If Mitt Romney is likely to win the Republican presidential nomination, his qualifications for the Oval Office demand scrutiny. Megan McArdle examines one aspect of the Romney resume in a new Atlantic feature: his business career.

McArdle takes aim at Romney’s long career as a management consultant:

[C]onsider what a consultant does. Consultants are, as any firm will tell you, the “best and the brightest,” culled from elite undergraduate and graduate programs. But they rarely lead anything larger than a small team; the average Army second lieutenant nine months out of a third-tier state college probably has more direct reports, and more deliverables.

Moreover, a consultant’s voice is not the voice of direct experience; most of the problems that consultants analyze are ones they have never faced. And although consultants asking for your business may talk about the trove of industry intelligence they have to share, in practice, the sharing is limited: contracts forbid sharing anything really juicy, and some firms work with only one client per sector at a time. In fact, the arguments for hiring a consultant are often the same as those for seeing a psychiatrist. Both experts have helped an awful lot of people work through prob¬lems, which makes them good at listening and gives each one an arsenal of best practices to suggest to their new clients. …

… The skills of a top-flight consultant are undoubtedly an asset on the campaign trail, where the main job is to describe problems and possible solutions in the most attractive way.

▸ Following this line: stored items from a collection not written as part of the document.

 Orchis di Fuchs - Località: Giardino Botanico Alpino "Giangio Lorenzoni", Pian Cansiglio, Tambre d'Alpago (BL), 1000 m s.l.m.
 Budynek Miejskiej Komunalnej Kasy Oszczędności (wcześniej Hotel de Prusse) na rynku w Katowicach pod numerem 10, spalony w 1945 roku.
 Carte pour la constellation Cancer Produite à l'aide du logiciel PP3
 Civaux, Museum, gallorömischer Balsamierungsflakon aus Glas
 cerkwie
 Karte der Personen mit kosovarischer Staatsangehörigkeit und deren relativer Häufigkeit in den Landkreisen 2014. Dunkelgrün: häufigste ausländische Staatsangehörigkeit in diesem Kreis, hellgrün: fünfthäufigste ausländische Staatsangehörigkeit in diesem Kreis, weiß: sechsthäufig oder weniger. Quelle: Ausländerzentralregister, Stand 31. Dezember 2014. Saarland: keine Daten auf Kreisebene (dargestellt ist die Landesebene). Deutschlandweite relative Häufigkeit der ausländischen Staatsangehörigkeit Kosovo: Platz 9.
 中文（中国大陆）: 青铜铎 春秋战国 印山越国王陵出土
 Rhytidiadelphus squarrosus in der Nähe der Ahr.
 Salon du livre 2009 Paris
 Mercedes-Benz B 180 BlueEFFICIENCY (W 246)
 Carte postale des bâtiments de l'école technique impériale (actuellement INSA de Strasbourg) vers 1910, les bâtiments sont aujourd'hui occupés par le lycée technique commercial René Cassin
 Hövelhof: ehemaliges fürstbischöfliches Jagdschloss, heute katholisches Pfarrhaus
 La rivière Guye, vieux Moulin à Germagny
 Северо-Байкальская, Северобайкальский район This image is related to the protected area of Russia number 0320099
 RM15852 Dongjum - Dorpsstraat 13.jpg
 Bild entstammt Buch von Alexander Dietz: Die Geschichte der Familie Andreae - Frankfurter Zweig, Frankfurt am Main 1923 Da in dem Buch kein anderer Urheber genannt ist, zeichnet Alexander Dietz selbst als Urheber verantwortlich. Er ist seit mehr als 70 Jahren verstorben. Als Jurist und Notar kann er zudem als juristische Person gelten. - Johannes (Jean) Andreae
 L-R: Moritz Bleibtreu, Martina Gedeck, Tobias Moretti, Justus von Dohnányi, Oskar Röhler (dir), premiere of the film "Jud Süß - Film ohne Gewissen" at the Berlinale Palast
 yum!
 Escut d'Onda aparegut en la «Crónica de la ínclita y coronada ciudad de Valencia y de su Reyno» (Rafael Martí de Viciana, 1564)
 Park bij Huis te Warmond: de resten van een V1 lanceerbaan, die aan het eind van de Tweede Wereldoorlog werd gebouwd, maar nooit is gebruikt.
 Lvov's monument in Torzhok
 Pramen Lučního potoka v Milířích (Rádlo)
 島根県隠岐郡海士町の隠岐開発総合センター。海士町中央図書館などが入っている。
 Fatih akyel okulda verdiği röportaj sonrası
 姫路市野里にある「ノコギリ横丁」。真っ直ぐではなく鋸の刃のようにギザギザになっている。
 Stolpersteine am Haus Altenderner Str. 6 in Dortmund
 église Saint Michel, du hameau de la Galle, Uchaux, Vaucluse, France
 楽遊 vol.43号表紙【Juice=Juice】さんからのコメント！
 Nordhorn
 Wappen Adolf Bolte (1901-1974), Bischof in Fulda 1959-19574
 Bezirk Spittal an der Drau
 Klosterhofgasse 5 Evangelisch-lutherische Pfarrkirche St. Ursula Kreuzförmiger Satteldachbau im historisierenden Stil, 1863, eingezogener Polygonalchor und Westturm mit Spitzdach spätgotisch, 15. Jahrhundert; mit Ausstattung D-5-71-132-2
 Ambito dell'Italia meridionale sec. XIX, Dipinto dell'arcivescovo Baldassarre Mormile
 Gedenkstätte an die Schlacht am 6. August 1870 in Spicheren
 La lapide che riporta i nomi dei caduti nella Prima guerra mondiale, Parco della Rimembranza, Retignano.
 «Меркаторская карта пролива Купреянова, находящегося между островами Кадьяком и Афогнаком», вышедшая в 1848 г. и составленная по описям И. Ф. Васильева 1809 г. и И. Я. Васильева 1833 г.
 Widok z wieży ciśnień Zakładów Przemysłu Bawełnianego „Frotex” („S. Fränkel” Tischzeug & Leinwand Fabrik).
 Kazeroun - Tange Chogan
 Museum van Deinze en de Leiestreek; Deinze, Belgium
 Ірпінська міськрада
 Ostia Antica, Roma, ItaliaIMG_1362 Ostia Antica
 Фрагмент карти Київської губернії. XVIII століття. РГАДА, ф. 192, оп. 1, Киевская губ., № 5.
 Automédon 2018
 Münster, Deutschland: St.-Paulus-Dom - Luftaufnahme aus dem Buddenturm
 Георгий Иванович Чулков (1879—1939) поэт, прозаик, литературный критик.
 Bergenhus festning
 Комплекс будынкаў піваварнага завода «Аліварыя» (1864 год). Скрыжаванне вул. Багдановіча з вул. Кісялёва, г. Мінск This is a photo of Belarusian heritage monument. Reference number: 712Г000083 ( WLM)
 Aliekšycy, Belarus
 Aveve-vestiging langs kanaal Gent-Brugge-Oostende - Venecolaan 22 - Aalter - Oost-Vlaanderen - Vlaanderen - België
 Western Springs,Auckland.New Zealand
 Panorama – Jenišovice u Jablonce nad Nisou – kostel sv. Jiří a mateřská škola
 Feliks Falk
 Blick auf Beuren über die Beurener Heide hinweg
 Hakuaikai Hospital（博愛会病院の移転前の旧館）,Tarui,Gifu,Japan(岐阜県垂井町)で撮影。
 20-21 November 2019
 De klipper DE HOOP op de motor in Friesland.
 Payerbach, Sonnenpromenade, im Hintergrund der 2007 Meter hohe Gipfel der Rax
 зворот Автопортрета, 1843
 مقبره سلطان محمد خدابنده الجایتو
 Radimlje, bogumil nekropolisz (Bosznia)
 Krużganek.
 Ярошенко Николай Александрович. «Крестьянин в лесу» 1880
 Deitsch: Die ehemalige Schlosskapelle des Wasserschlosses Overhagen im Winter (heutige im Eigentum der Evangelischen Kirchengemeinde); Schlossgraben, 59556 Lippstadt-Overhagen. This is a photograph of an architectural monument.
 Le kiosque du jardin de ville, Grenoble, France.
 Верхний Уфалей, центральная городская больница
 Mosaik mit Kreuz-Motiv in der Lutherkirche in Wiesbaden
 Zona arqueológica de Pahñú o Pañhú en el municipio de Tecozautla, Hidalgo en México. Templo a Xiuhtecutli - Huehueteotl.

Mitt Romney is arguably doing this for the GOP: mirroring its concerns back to it in a way that may help it move on from the political box it’s trapped in. “Just say no!” is an insufficient governing philosophy for the next four years, especially because many of the bolder Republican proposals frighten voters; by repackaging Republican priorities into something with broader appeal, Romney may help the party transform itself into a party that can govern.

But the tendency of consultants to have a “hugely presentational style of management” also has a downside, argues Stewart: “They think they’ve basically done the job when they deliver a PowerPoint.”

Moreover, when consultants are accountable for results, they don’t necessarily shine.